**WORK REQUIRED:** Look in the listing below for the line that has "מוזיאון בית שטורמן", then return it and each following line up to and including the one with "Stemma della famiglia De' Pazzi", exactly and without pictures.
——
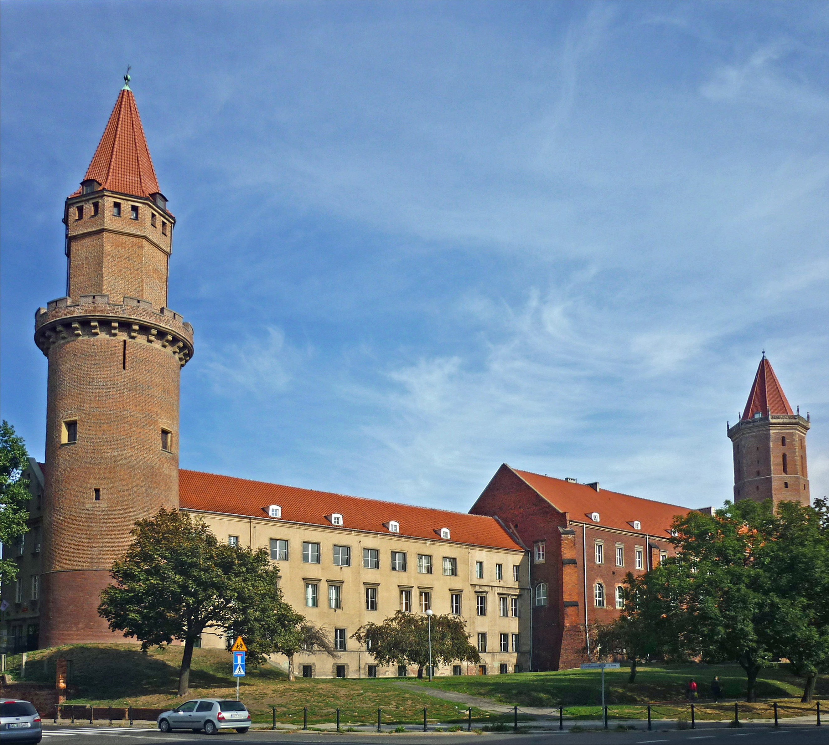 Piastenschloss in Liegnitz/Legnica
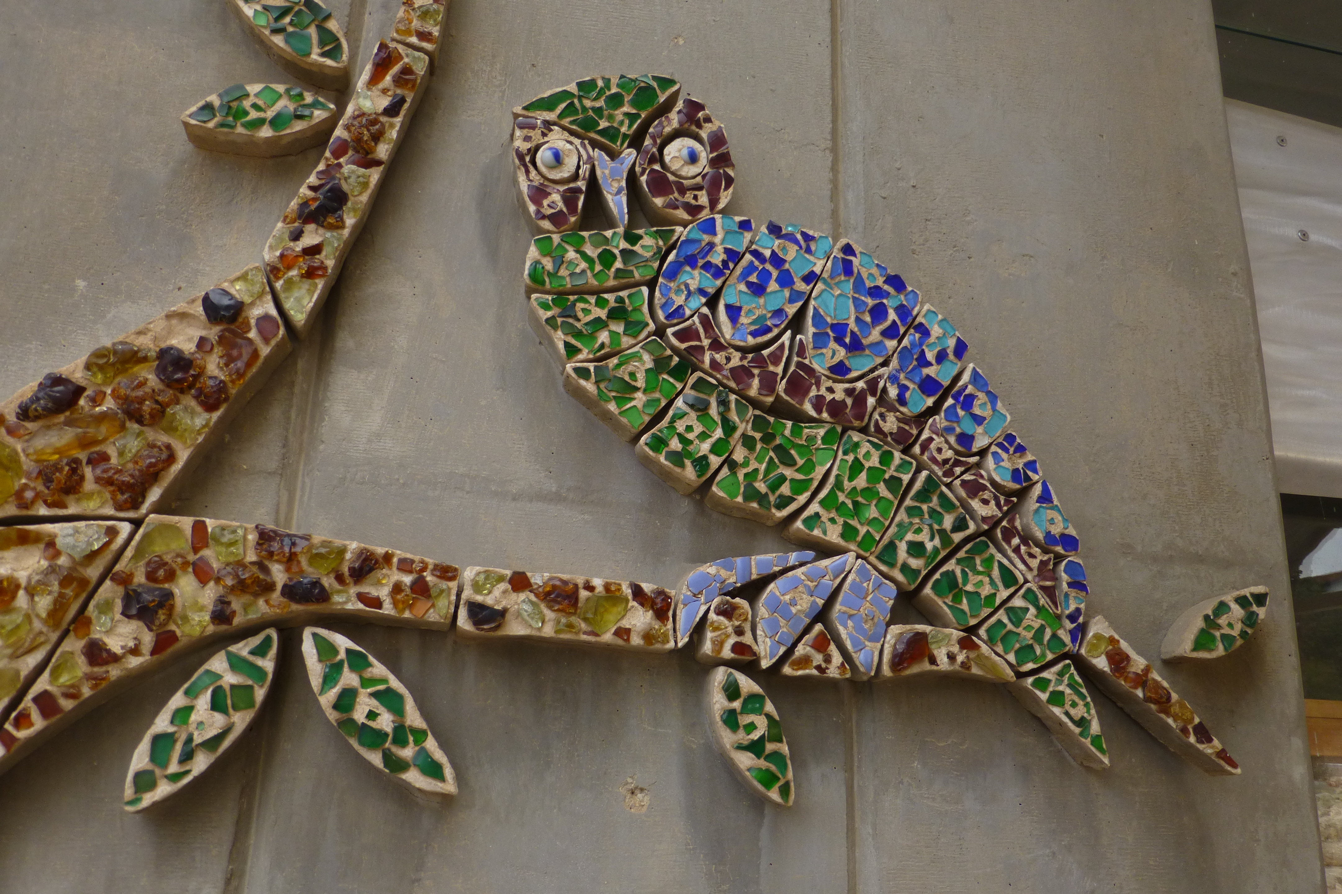 מוזיאון בית שטורמן המצוי בקיבוץ עין חרוד מאוחד נוסד בשנת 1941 על ידי חבר הקיבוץ שמואל סבוראי כמוזיאון לטבע.
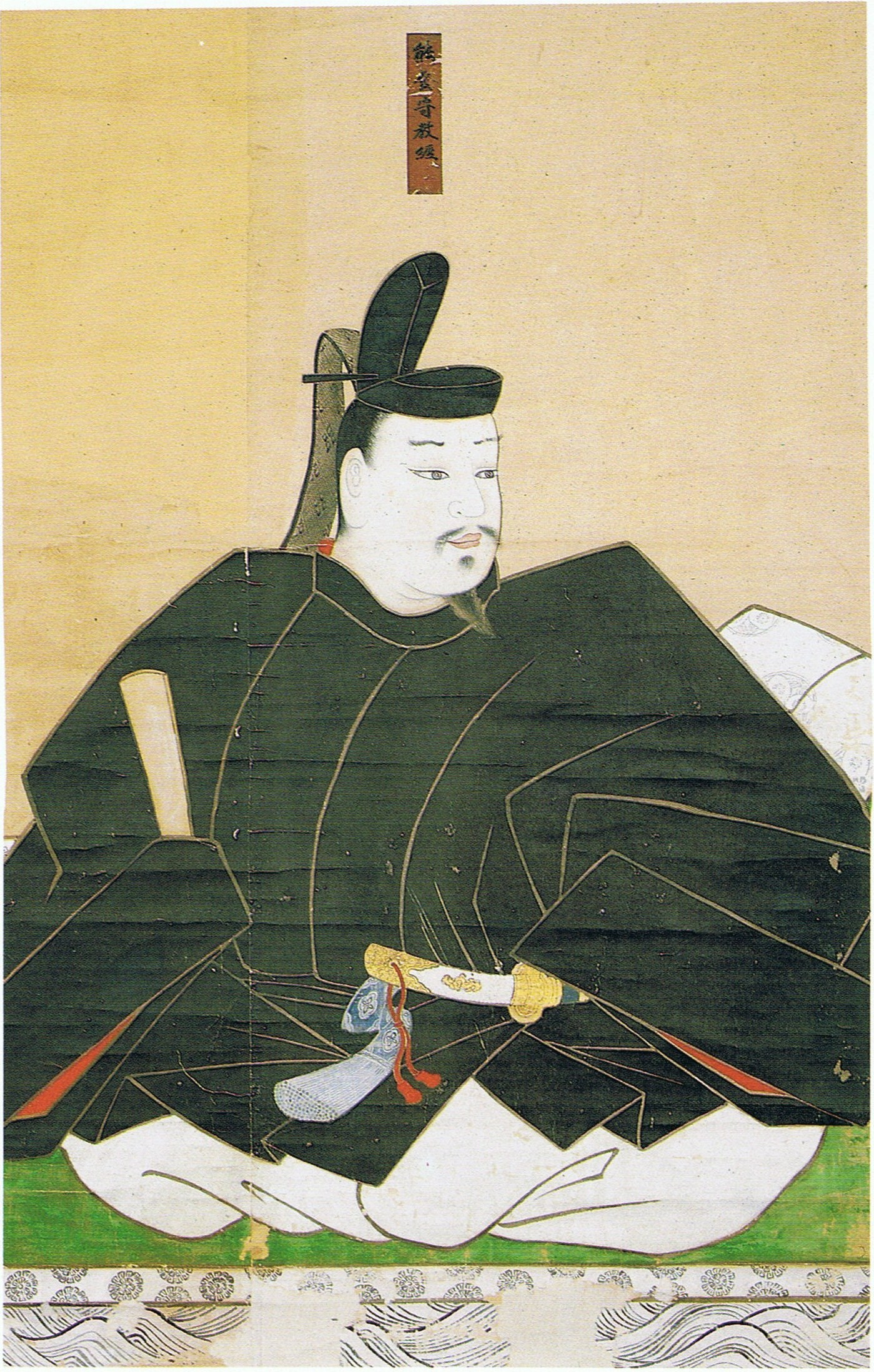 平教経像
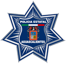 Escudo de la Policía Estatal de Aguascalientes, México.
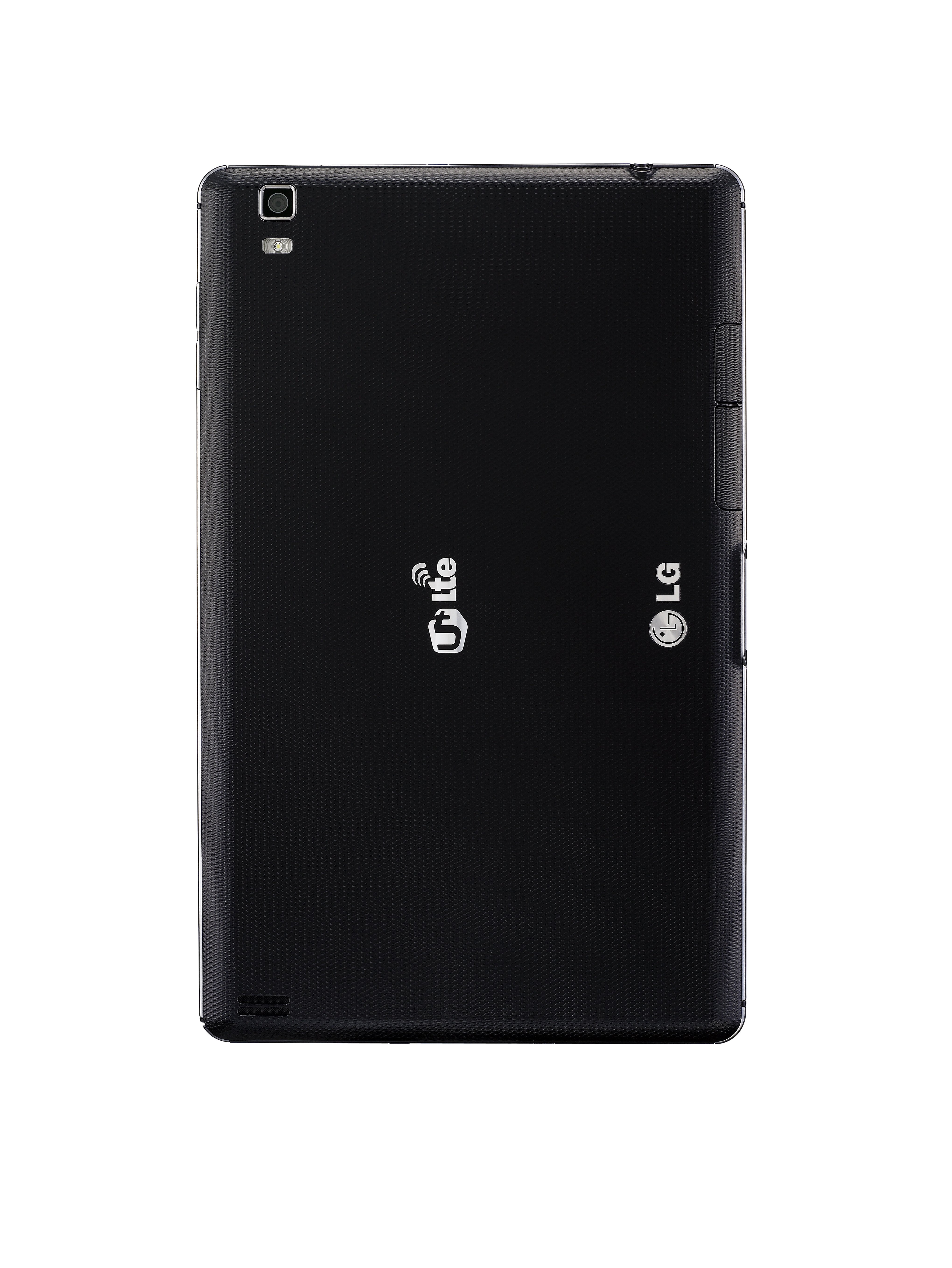 LG 유플러스를 통해 출시되는 태블릿 ‘LG 옵티머스 패드 LTE(모델명: LG-LU8300)’ ※ LG전자 뉴스룸 에서 관련 보도자료를 확인실 수 있습니다.
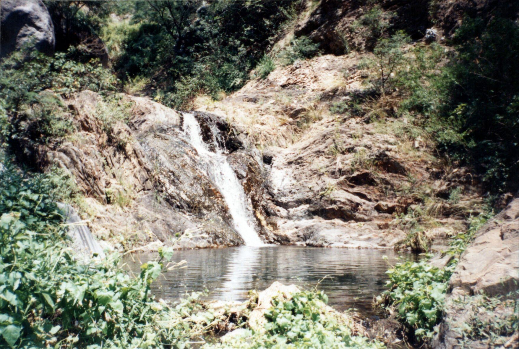 Quebrada del Padre, camino al dique de Olta
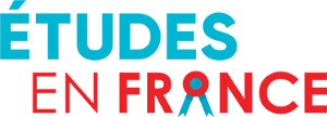 Logo du site Web "Études en France" du Ministère français de l'enseignement supérieur et de la recherche
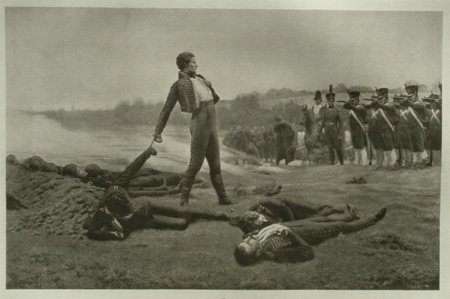 "Heldentod der elf Schillschen Offiziere vor Wesel, 16. September 1809", Heliogravure (ca. 19 x 36cm) nach einem Gemälde von Adolf Hering (1899)
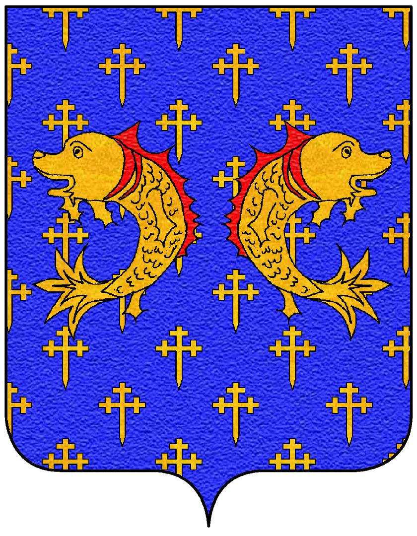 Stemma della famiglia De' Pazzi
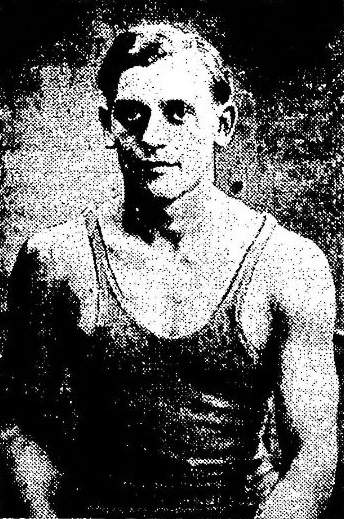 Le plongeur français Roger Heinkele en février 1935, à Londres.
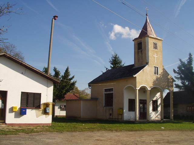 centar sela Vrbovecka Poljana
——
**TASK RESPONSE:**
 מוזיאון בית שטורמן המצוי בקיבוץ עין חרוד מאוחד נוסד בשנת 1941 על ידי חבר הקיבוץ שמואל סבוראי כמוזיאון לטבע.
 平教経像
 Escudo de la Policía Estatal de Aguascalientes, México.
 LG 유플러스를 통해 출시되는 태블릿 ‘LG 옵티머스 패드 LTE(모델명: LG-LU8300)’ ※ LG전자 뉴스룸 에서 관련 보도자료를 확인실 수 있습니다.
 Quebrada del Padre, camino al dique de Olta
 Logo du site Web "Études en France" du Ministère français de l'enseignement supérieur et de la recherche
 "Heldentod der elf Schillschen Offiziere vor Wesel, 16. September 1809", Heliogravure (ca. 19 x 36cm) nach einem Gemälde von Adolf Hering (1899)
 Stemma della famiglia De' Pazzi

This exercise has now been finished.